Spiral Road, Adib Khan’s fifth work of fiction, is a worthy attempt at humanising this Manichean abstraction: a novel tracing the experience of a man standing in the middle of one such bridge as it begins to crumble. That it fails is less an indictment of Khan’s gifts as a writer – although there are weaknesses here – than an acknowledgment of the difficulty of describing the pure cerebral white-out of the fundamentalist worldview. The novel is an open, messy, quarrelsome form; but the terrorist mind is a closed perfection. Our narrator, Masud Alam, is a man haunted by his own insubstantial self. As a young student in what is now Bangladesh, he was a leftist, a university agitator and, eventually, a freedom fighter. His experience during the struggle for independence shook him out of certainty, however: no political or religious programme was worth the death of innocents. He fled to Australia, abandoning his beliefs and his large, rather grand family, and hunkered down.
Years later, we meet him leading a placid half-life in suburban Melbourne, eking out his days as a librarian and basking in a fragile contentment largely based on self-imposed amnesia.

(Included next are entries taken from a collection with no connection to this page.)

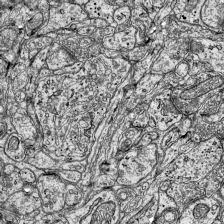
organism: Mouse
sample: Visual Cortex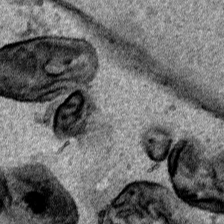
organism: Human
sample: Mitochondria in HCT116 cells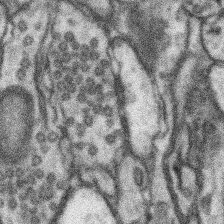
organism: Mouse
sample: Somatosensory cortex neuropil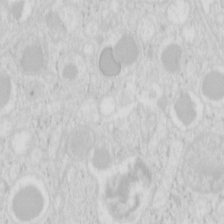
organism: Mouse
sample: Pancreas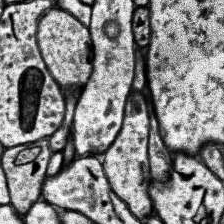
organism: Human
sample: Temporal Lobe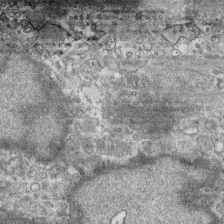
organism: Human
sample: CRL-1474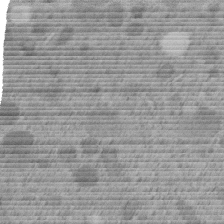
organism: C. elegans
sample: C. elegans embryo early stage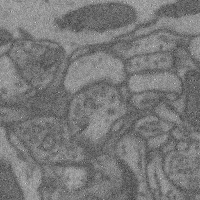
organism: Mouse
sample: Cerebral cortex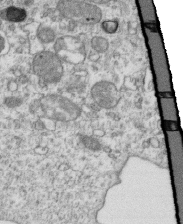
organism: Mouse
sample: Activated OT-1 CD8+ T cells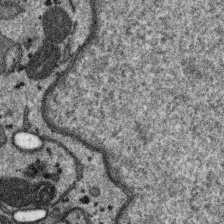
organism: Human
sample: Lung epithelial cells infected with SARS-CoV-2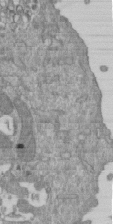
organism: Mouse
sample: ED-1 cell nuclei; centrioles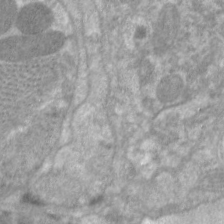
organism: C. elegans
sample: Pharynx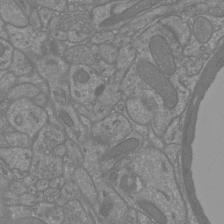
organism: Mouse
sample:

But the man who considers himself an Australian citizen, a rationalist, a non-believer and an educated member of the Universal Civilisation of the West cannot ignore the daily reminders of his difference. The 9/11 attacks only etch these in sharper relief. The news that his father, Abba, has been diagnosed with Alzheimer’s, is the twitch on the thread that draws Masud home, to a country and a family at once familiar and alien. Indeed, Abba’s condition stands in for the one afflicting modern-day Bangladesh – the old colonial coherence breaking down – as well as Masud’s own threatened sense of identity. The Alam family’s wealth and social standing have diminished with the intervening years, and yet certain expectations and patterns of behaviour are still enforced. Masud’s wastrel uncle is cut off from his family for contemplating a socially unsuitable fourth marriage. His mother, querulous at the decline of a more certain world, clings to traditional domesticity. A divorced sister lives a shrunken life of public disgrace.

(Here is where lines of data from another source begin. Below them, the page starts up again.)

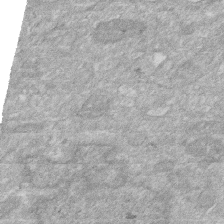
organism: Human
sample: HIV infected U937 cells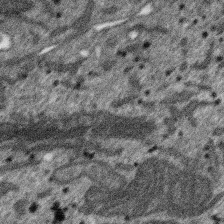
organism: Human
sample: Lung epithelial cells infected with SARS-CoV-2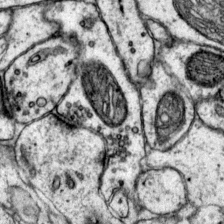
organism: Mouse
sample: Primary visual cortex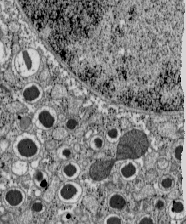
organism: C57BL Mouse
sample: Pancreatic islet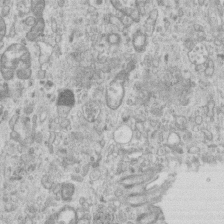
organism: Mouse
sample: Centriole in ependymal cells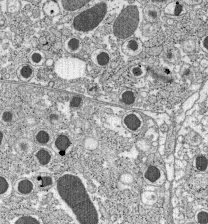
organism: C57BL Mouse
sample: Pancreatic islet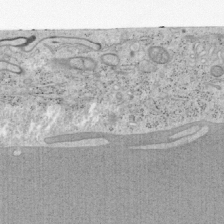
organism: Human
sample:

But as he makes an uneasy re-entry into family life, Masud comes to realise that others have changed in more disturbing ways. His brother Zia, a successful, American-educated professional – the family anchor – has become more radical in his politics: he is providing clandestine shipments of medical supplies to the Pakistan–Afghanistan border. And yet he has only dipped a toe compared with his son, Omar, who also went to the United States, suffered interrogation at the hands of American security services, and returned to Bangladesh, determined to create a domestic terror cell.

Omar provides the red meat of the narrative. Knowing of his uncle’s past, he seeks to draw Masud into the jihadist orbit. Masud is repelled, but also admires his nephew’s clarity of purpose. The drama of the novel lies here, in the question of which path Masud will take. When it arrives, the resolution feels cheap – aesthetically gimcrack in a way that retrospectively illuminates the novel’s flaws. Masud’s voice is kindly, intelligent in a melancholy way, and sometimes elegant; but more often it is stunned by its own confusions. And yet confusion is just another item in the novelist’s rhetorical toolbox. Even the depiction of Masud’s mental disorder must be carefully shaped. Instead, when he flails around for some moral purchase, we sense the author is, too. It is unfortunate that Spiral Road should address subjects already broached with such grim authority by V.S. Naipaul. His last novel, Magic Seeds (2004), also describes the experience of an individual’s reluctant involvement with a terrorist group. Naipaul captures perfectly the sense of panic felt by a man who, torn between East and West, makes a decision based on a flabby and suspect idealism, and ends up indentured to murderers. In its pages, we are offered a portrait of confusion controlled by a merciless intelligence and literary craft. A better version of Khan’s book would explore in greater detail Masud’s own time in such a group. It would also use character and plot to drive the novel forward, instead of shunting it along by resort to bare explication. In Naipaul, the confusion is part of a larger insight into mass political movements. In Spiral Road, we only stumble, blindly, within Masud’s personal murk.